Небо, которое над морем кажется более высоким, чем в городе, лишь усугубляло мое одиночество. Потерянный
Зак. 54537 шепот стройных сосен на опустелых дюнах. Пляж, превратившийся в ровную, гладкую плоскость. Монотонные жалобы моря, величаво раскинувшегося под равнодушным солнцем. Хоть бы дождичек какой унылый пошел для разнообразия. Прогулки в оставленном мире, где нет даже собак, одни вороны. Ибо рыбаков, что здесь живут, никогда не видно.
Читать? Только не романы, чтобы не разрыдаться еще больше над этой пустыней. Да и до книг ли вообще в этой скудной скуке!

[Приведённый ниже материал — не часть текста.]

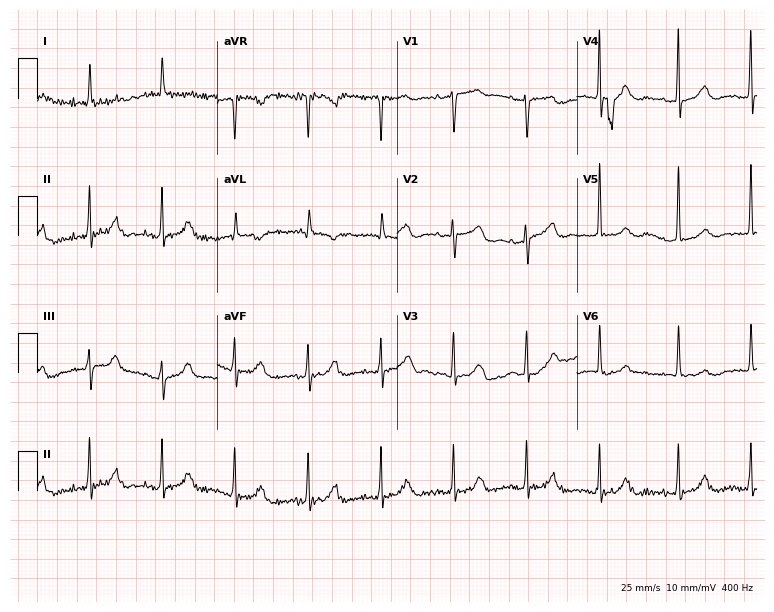
12-lead ECG from a female, 82 years old. No first-degree AV block, right bundle branch block, left bundle branch block, sinus bradycardia, atrial fibrillation or sinus tachycardia recorded for this tracing.
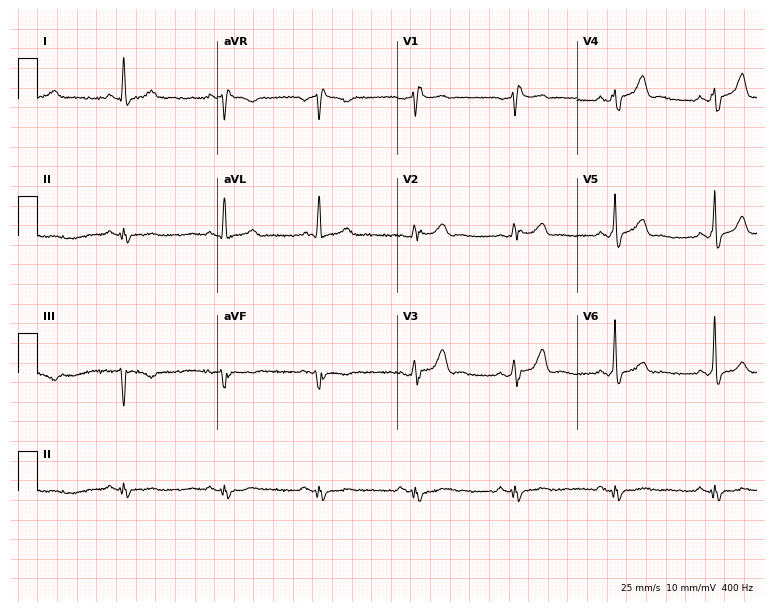
12-lead ECG from a 50-year-old male patient (7.3-second recording at 400 Hz). No first-degree AV block, right bundle branch block, left bundle branch block, sinus bradycardia, atrial fibrillation or sinus tachycardia recorded for this tracing.

В восемь утра старенькая бабушка рыбака приносила молоко и булочки и убирала постель. В час был обед. В четыре чай и в восемь вечера ужин.
А что было в промежутках?
Богиня скуки пришла на выручку.
Театр.
У меня был с собой весь Виланд. Его «Пандора», списанная не без потери остроты у француза Лесажа, тем не менее понравилась мне. То была великолепная сатира на само зарождение революционных побуждений в человечестве. Здесь было над чем поразмыслить, мобилизуя все смутное, что накопилось в душе. И вот я уже накатал сто страниц своей новой пьесы.
Не прошло и десяти дней по окончании первой пьесы, как резво принялся за вторую. То была твоя помощь, богиня скуки! Знаменитый киевский князь Владимир некогда влюбился в дочь северного князя Рогнеду, долго ему сопротивлявшуюся и взятую им почти силой. Этот сюжет из древнерусской истории с переплетением языческих и христианских мотивов давал возможность всерьез повозиться с проклятыми вопросами, мучившими подсознание. И не успел я оглянуться, как еще сто страниц были готовы.
Засим последовали две одноактные пьески. Одна из призрачной атмосферы богемного Мюнхена, другая с претенциозным названием «Такова жизнь» — хотя о жизни я имел мало понятия.